How Kansas high school journalists exposed a principal’s puffed-up resume

By now, you’ve probably read about the teenage David Fahrentholds in Kansas who published a report Friday about their recently hired principal, whose credentials raised questions. Well, I had a front-row seat to the reporting process, and I’m excited to share some of what I saw.

The basic story: Student journalists at Pittsburg High School had budgeted a piece about their incoming principal, Amy Robertson, to introduce her to the PHS community. When they tried to verify claims she had made about her education and professional experience, however, the students hit a wall. Then another. And another.

The claims didn’t check out.

Ultimately, the students produced a 1,600-word story that peeled back, layer by layer, Robertson’s resume.
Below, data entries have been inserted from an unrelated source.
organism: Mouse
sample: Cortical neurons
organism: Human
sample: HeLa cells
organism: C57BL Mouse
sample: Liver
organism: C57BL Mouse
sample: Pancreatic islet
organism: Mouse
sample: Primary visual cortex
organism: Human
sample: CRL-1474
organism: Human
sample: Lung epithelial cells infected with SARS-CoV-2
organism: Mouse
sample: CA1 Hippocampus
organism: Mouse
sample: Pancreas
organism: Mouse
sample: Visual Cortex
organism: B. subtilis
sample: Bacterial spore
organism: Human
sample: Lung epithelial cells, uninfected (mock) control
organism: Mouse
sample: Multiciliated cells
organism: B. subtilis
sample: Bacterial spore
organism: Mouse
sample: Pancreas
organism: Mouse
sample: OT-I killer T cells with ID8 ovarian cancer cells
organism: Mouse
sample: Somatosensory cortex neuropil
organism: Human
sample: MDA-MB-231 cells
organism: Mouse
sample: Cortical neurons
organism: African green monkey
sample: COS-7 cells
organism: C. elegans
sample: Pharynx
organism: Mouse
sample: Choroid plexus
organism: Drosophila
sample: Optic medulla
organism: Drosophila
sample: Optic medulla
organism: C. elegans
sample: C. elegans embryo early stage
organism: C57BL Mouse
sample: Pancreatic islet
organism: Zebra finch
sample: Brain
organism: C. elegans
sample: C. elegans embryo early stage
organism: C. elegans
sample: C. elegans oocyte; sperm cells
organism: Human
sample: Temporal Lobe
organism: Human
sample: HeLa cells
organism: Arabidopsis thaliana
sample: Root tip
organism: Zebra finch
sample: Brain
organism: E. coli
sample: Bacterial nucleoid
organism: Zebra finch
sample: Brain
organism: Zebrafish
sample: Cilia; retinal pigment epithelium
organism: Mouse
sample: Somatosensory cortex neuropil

They called government offices, dredged databases, interviewed people, and conducted international conference calls—all while some district officials, including the superintendent, stood by the principal.
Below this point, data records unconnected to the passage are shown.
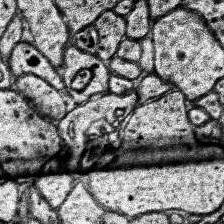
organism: Human
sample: Temporal Lobe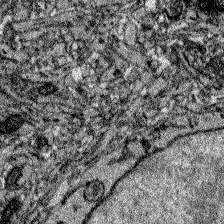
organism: Zebrafish
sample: Larval olfactory bulb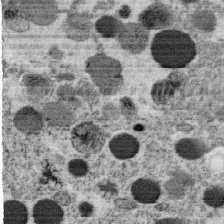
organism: C. elegans
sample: C. elegans oocyte; sperm cells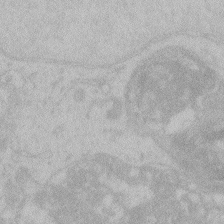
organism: Zebrafish
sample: Macrophage infected with Toxoplasma gondii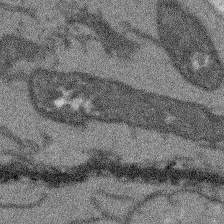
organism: Arabidopsis thaliana
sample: Root tip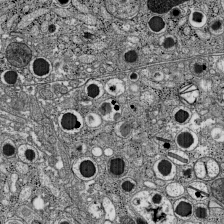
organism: C57BL Mouse
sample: Pancreatic islet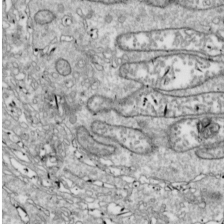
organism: Drosophila
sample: Cell division; meiosis; drosophila spermatocytes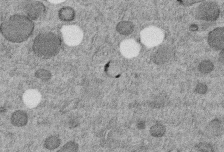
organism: C. elegans
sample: C. elegans embryo early stage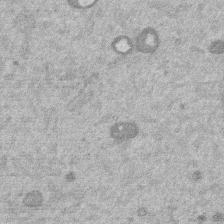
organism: Mouse
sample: Dividing mouse embryo 1 cell stage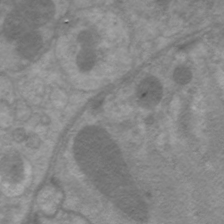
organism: C. elegans
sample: Pharynx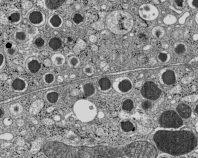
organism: C57BL Mouse
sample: Pancreatic islet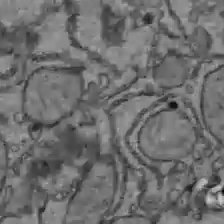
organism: C57BL Mouse
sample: Liver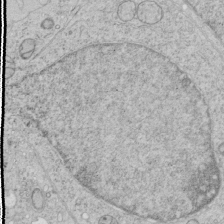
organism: Human
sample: Mitochondria in HCT116 cells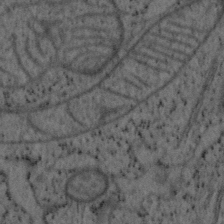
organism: Human
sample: HeLa cells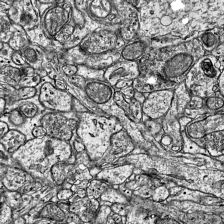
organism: Mouse
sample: Visual Cortex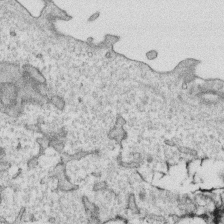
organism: Human
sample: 1205lu cells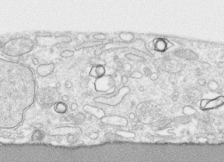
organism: Human
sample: CRL-1474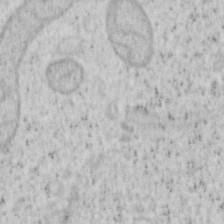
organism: Human
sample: HeLa cells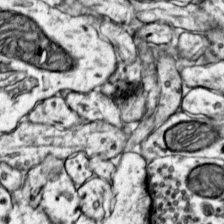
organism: Mouse
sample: Primary visual cortex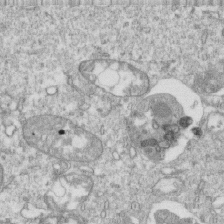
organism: Mouse
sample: Activated OT-1 CD8+ T cells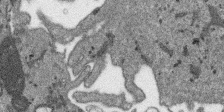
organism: Human
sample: Lung epithelial cells infected with SARS-CoV-2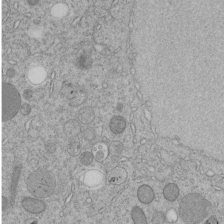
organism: C. elegans
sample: C. elegans embryo early stage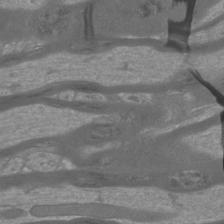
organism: Mouse
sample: Cortical neurons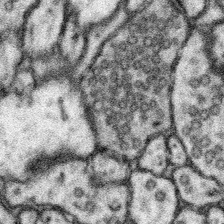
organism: Mouse
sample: Somatosensory cortex neuropil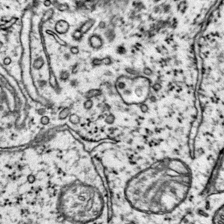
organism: Mouse
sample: Primary visual cortex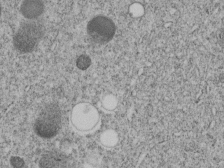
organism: C. elegans
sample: C. elegans embryo early stage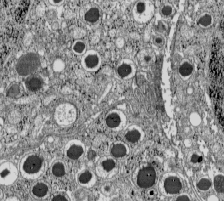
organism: C57BL Mouse
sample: Pancreatic islet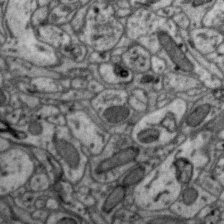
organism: Zebra finch
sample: Brain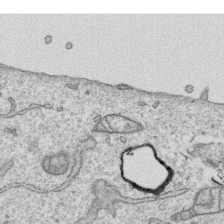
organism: Human
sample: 1205lu cells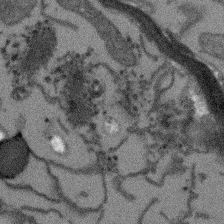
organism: Arabidopsis thaliana
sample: Root tip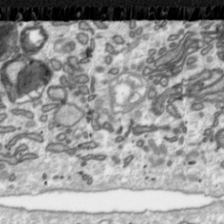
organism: Toxoplasma gondii
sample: Parasites in a vacuole inside a host cell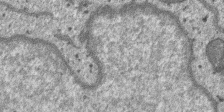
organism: Human
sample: Lung epithelial cells infected with SARS-CoV-2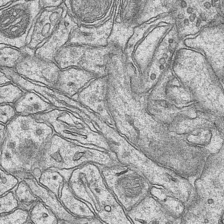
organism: Mouse
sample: CA1 Hippocampus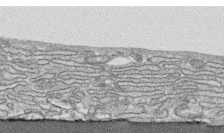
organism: Human
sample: CRL-1474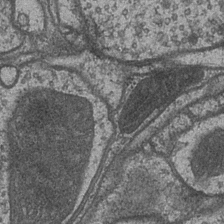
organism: Drosophila
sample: Optic medulla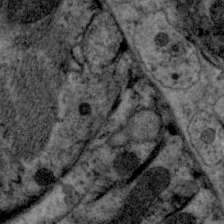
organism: C. elegans
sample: Pharynx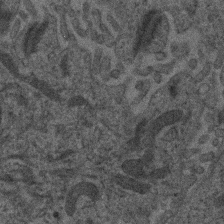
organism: Human
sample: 1205lu cells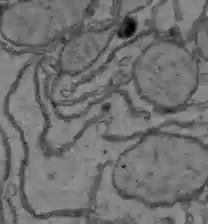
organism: C57BL Mouse
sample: Liver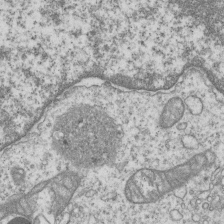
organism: Human
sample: MDA-MB-231 cells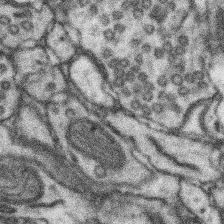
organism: Mouse
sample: Somatosensory cortex neuropil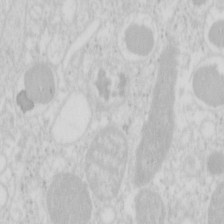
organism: Mouse
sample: Pancreas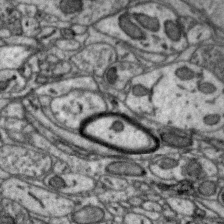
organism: Zebra finch
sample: Brain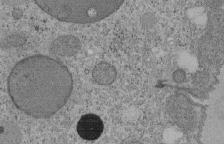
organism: Tetrahymena
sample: Cilia in tetrahymena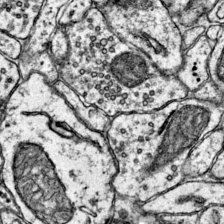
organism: Mouse
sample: Primary visual cortex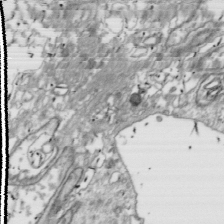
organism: Drosophila
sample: Cell division; meiosis; drosophila spermatocytes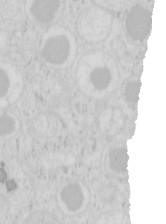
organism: Mouse
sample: Pancreas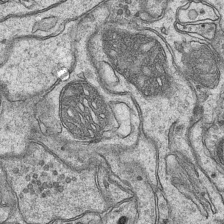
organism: Mouse
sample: CA1 Hippocampus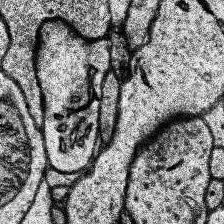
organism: Human
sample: Temporal Lobe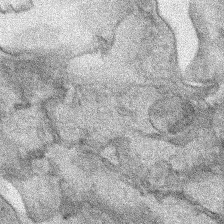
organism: Human
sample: Mitochondria in HCT116 cells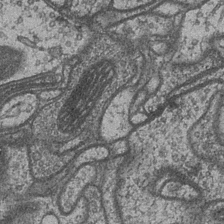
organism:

State papers followed up on the students’ reporting, and by Tuesday night Robertson had resigned. The local board of education issued a brief statement saying she felt it was in the district’s “best interest” because of “the issues that arose.”

So how did I have a front-row seat? When I’m not writing for CJR, I’m a journalism professor at the University of Kansas, home of the Kansas Scholastic Press Association. Its director, Eric Thomas, called me March 14 to tell me about a story he was working on with student journalists for the PHS paper, The Booster Redux.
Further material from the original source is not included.